Saarbahn fordert von Riegelsberg mehr als zwei Millionen Euro

Saarbahn fordert von Riegelsberg mehr als zwei Millionen Euro

Bahnen und Busse fahren nur dank Millionenzuschüssen. Die Saarbahn hat nun ein besonderes Problem: Der Tochter der Stadtwerke Saarbrücken fehlen pro Jahr 5,5 Millionen Euro an Fördermitteln. Zumindest zum Teil will die Saarbahn dies ausgleichen und hat in einem Brief an die Gemeinde Riegelsberg 2,3 Millionen Euro gefordert, wie Peter Edlinger, Geschäftsführer der Stadtwerke und der Saarbahn, am Donnerstag sagte.Hintergrund ist nach Edlingers Darstellung eine Regelung im saarländischen Gesetz für den öffentlichen Personennahverkehr (ÖPNV).

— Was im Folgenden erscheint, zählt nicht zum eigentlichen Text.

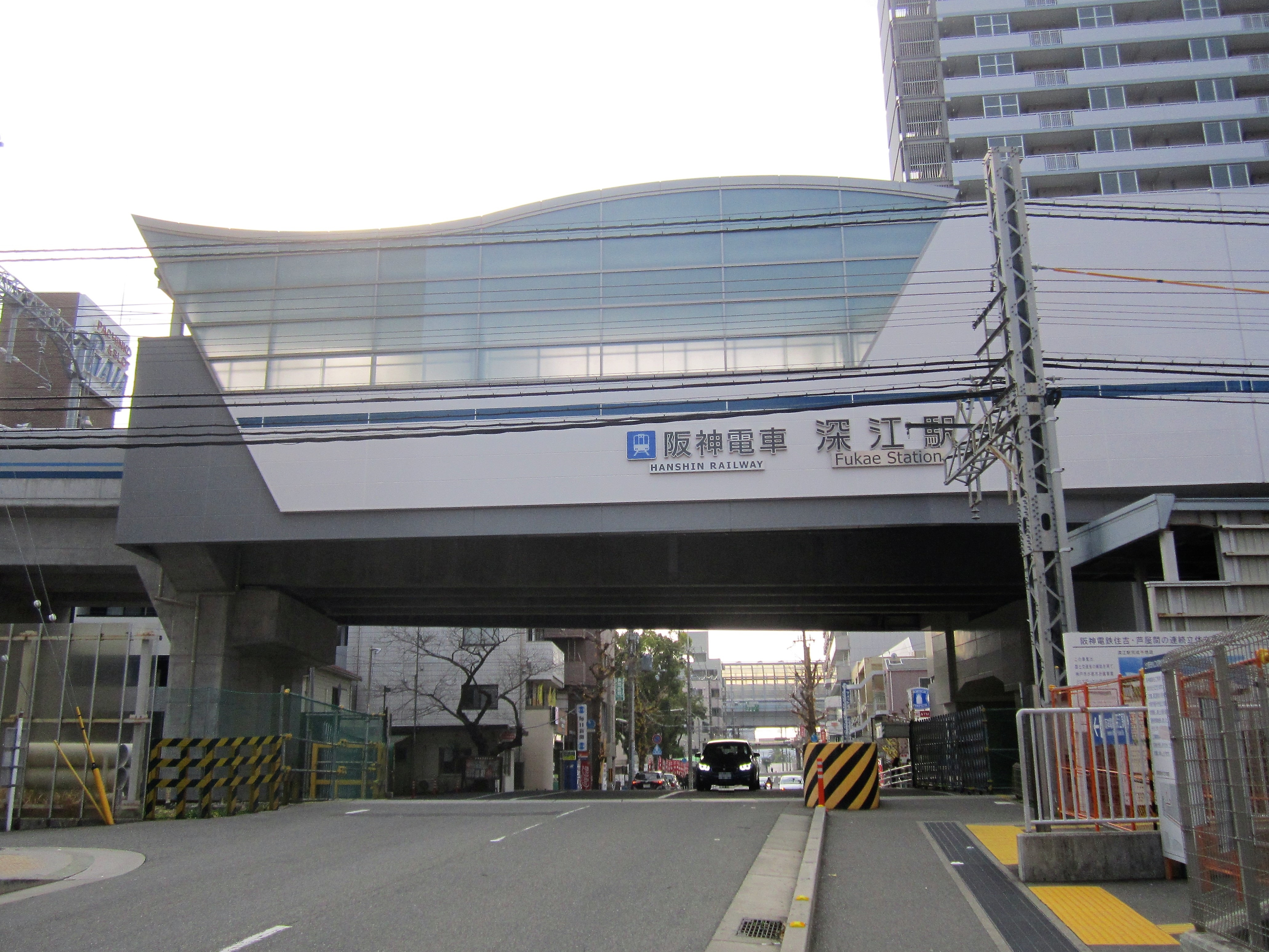 上下線高架化完成後の阪神・深江駅（2020年1月撮影）

Demnach erhalten nur Bahnen, die auf klassischen Eisenbahnstrecken fahren, Zuschüsse aus den vom Bund gezahlten Geldern für den regionalen Schienenverkehr. Straßenbahnen sind von der Förderung ausgeschlossen. Nun fährt die Saarbahn von Saargemünd bis Lebach-Jabach 27 Kilometer auf früheren Bahnstrecken mit Wechselstrom-Bahntechnik. Dafür gebe es auskömmliche Zuschüsse, so Edlinger. Für die 16 Kilometer mit Straßenbahntechnik erhalte die Saarbahn "keinen Cent aus den Regionalisierungsmitteln". Das Defizit für die Strecke in Saarbrücken trage die Landeshauptstadt, aber für den Abschnitt zwischen Heinrichshaus und Walpershofen-Etzenhofen sucht die Saarbahn jetzt nach Adressaten, um Gelder zu fordern. Im Fokus steht Riegelsberg. Die Gemeinde profitiere stark von der Saarbahn und müsste ohne sie Busverkehre bezahlen, sagt Edlinger. Der Riegelsberger Bürgermeister Klaus Häusle (SPD ) weist die Forderung zurück: "Ich sehe das Land in der Verantwortung." Er fordert, das ÖPNV-Gesetz so zu ändern, dass der Saarbahn-Betrieb voll finanziert ist. Das wäre auch für Edlinger die einfachste Lösung. Bisher ist eine solche Gesetzesänderung aber nicht geplant.